Critical Minerals Are a U.S. Priority—So Why Is Permitting Slow?
The Biden administration has called for expanding the supply of critical minerals in the U.S.—but it halted or interrupted several mine projects, according to POLITICO Pro’s GREENWIRE (subscription).
What’s going on: The administration has stopped the Pebble mine in Alaska, the Twin Metals mine in Minnesota and a titanium mine in Georgia.
- It is also moving slowly on smaller mining endeavors, with the Bureau of Land Management having approved only 20 mine plans since President Biden took office.
- The BLM’s permitting backlog is at more than 280 projects.
Why it’s important: Republicans and Democrats alike have made domestic production of critical minerals—a group of some 50 metals critical to the U.S. economy and national security—a keystone of energy policy.

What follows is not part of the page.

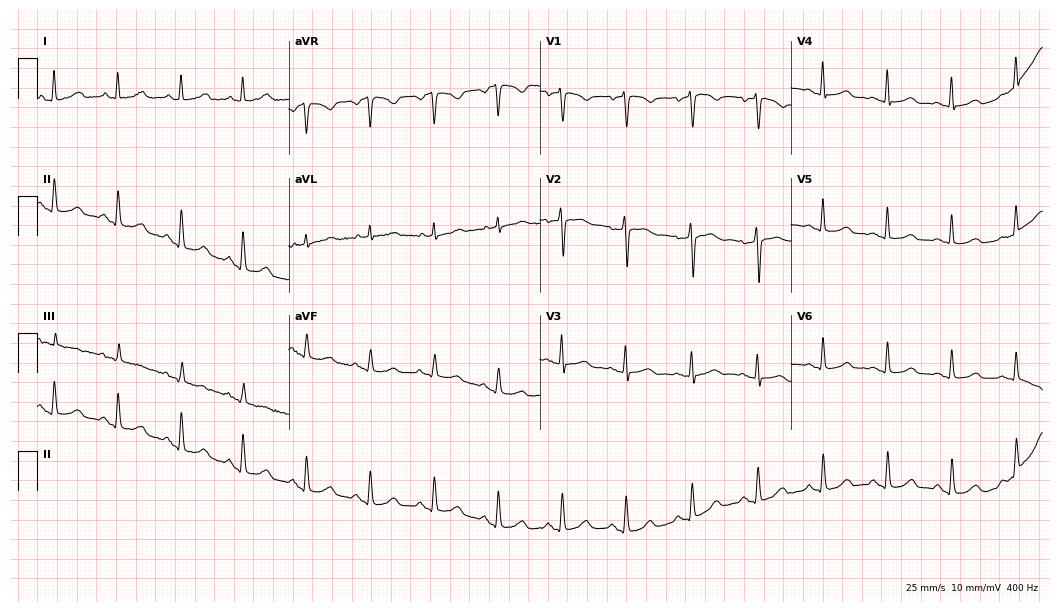
Standard 12-lead ECG recorded from a 48-year-old female (10.2-second recording at 400 Hz). Read as a normal ECG.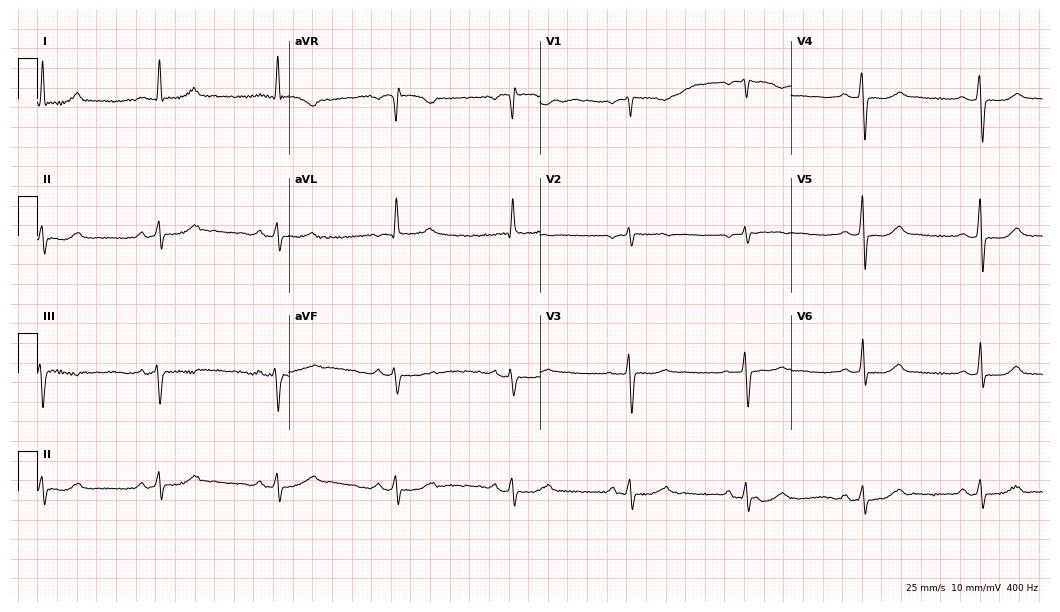
12-lead ECG from a 61-year-old female patient. Shows sinus bradycardia (a sinus rate of 50 beats per minute or less).

- Clean energy technologies “rely heavily on supplies of metals like lithium, cobalt, nickel, manganese and graphite, but the global supply chain for all five metals is dominated by Chinese industry.”
- Bank of America Corp.’s global research division recently released a report estimating that “the mining industry would need to spend a whopping $81 billion annually in order to prevent ‘bottlenecks to achieving net zero’ by 2050.”
Huge potential: “Nevada is chock-full of lithium potential and experiencing a jolt in exploration for the metal. One company in Idaho is trying to mine the state’s ‘cobalt belt.’ Others in Alaska want to develop a coastal graphite deposit that could be one of the world’s largest—a hypothetical boon for U.S. battery makers.”
However . . . mining these materials can often require a lengthy environmental review at the federal level.
- “The actions we have seen from the administration have really been contrary to providing that domestic mineral production,” said Mark Compton, executive chairman for the American Exploration & Mining Association. “Right now, permitting is still creating an unfavorable environment for attracting mining investment in the United States.”
How to fix it: “The Energy Department released a sweeping analysis of supply chain risks in February that listed streamlined permitting as the No. 1 recommendation to address scant supplies of raw materials for the energy transition.”
- Part of the reconciliation deal that Democratic leaders struck with Sen. Joe Manchin (D-WV) required the Senate to consider a separate package of permitting reforms this fall.
- And last week, a more detailed list of those measures was released, including time limits on reviews, changes to stop states from blocking projects and “giving a federal permitting council explicit oversight of mining projects.”
In related news . . . The Department of Energy has committed $675 million to fixing the critical minerals supply chain, issuing a request for information on Tuesday for a “critical materials research, development, demonstration and commercialization program,” also according to POLITICO Pro (subscription).
The NAM’s take: “Manufacturers in America have endured red tape and abusive litigation for decades, and manufacturers know what happens when endless delays block critical infrastructure: we lose out on modern manufacturing jobs,” said NAM Vice President of Energy and Resources Policy Rachel Jones.
- “The NAM will continue pushing policymakers to deliver smart permit reforms that strengthen environmental stewardship while speeding infrastructure investment and expanding manufacturing here in the United States.”